What would be the best way to do that?

Regards, Kai

Was it helpful?

Solution

SELECT document_id
FROM table
WHERE tag = 'tag1' OR tag = 'tag2'
GROUP BY document_id
HAVING COUNT(DISTINCT tag) = 2

Edit:

Updated for lack of constraints...

OTHER TIPS

This assumes DocumentID and Tag are the Primary Key.
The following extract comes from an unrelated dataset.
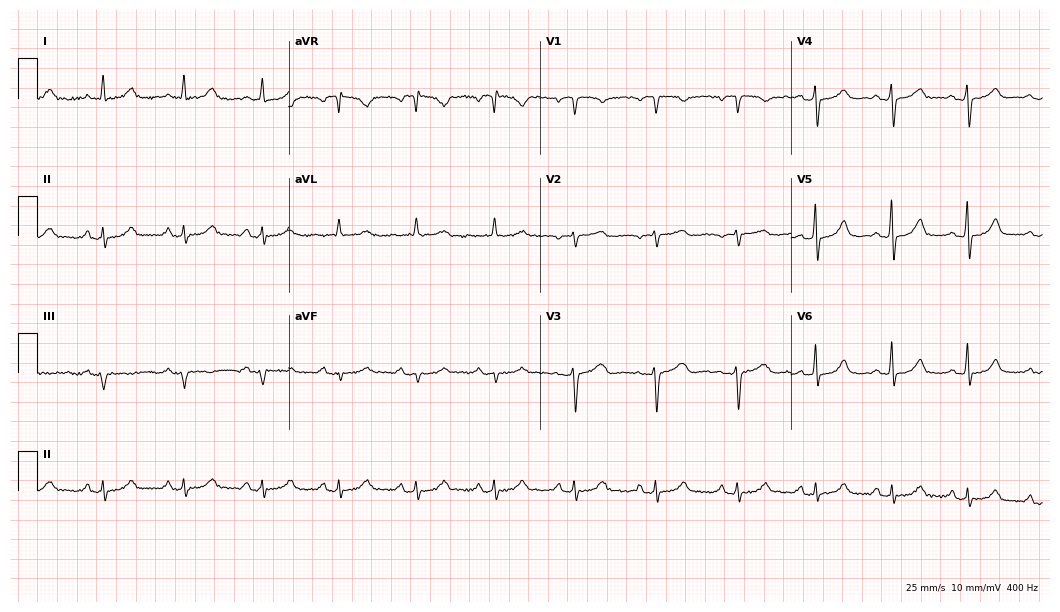
Electrocardiogram, a 78-year-old woman. Of the six screened findings (first-degree AV block, right bundle branch block, left bundle branch block, sinus bradycardia, atrial fibrillation, sinus tachycardia), none is recorded. Other findings, if any, are not listed.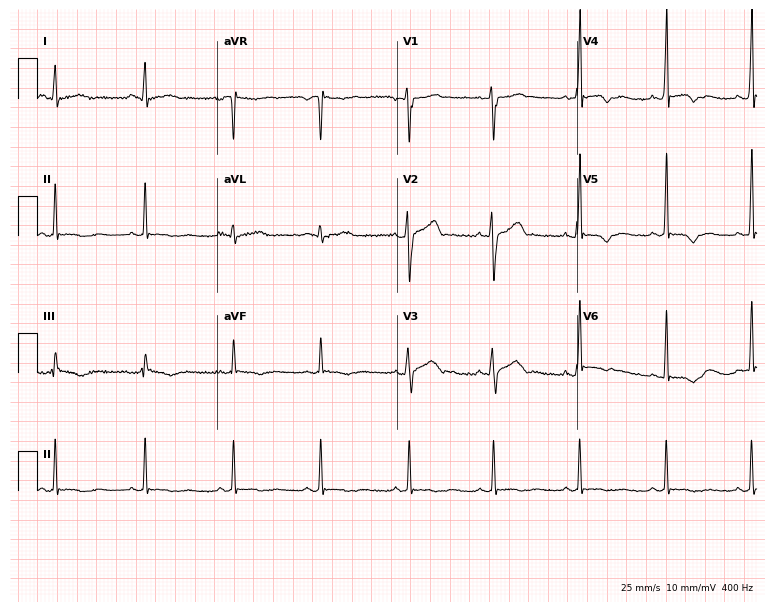
Standard 12-lead ECG recorded from a 23-year-old man. None of these six findings is recorded: first-degree AV block, right bundle branch block, left bundle branch block, sinus bradycardia, atrial fibrillation, sinus tachycardia.

Edit: Changed HAVING clause to count DISTINCT tags. That way it doesn't matter what the primary key is.

Test Data

-- Populate Test Data
CREATE TABLE #table (
  DocumentID varchar(8) NOT NULL, 
  Tag varchar(8) NOT NULL
)

INSERT INTO #table VALUES ('1','tag1')
INSERT INTO #table VALUES ('1','tag2')
INSERT INTO #table VALUES ('1','tag3')
INSERT INTO #table VALUES ('2','tag2')
INSERT INTO #table VALUES ('3','tag1')
INSERT INTO #table VALUES ('3','tag2')
INSERT INTO #table VALUES ('4','tag1')
INSERT INTO #table VALUES ('5','tag3')

INSERT INTO #table VALUES ('3','tag2')  -- Edit: test duplicate tags

Query

-- Return Results
SELECT DocumentID FROM #table
WHERE Tag IN ('tag1','tag2')
GROUP BY DocumentID
HAVING COUNT(DISTINCT Tag) = 2

Results

DocumentID
----------
1
3
select DOCUMENT_ID
      TAG in ("tag1", "tag2", ... "tagN")
   group by DOCUMENT_ID
   having count(*) > N and 

Adjust N and the tag list as needed.

Select distinct document_id 
from {TABLE} 
where tag in ('tag1','tag2')
group by id 
having count(tag) >=2 

How you generate the list of tags in the where clause depends on your application structure. If you are dynamically generating the query as part of your code then you might simply construct the query as a big dynamically generated string.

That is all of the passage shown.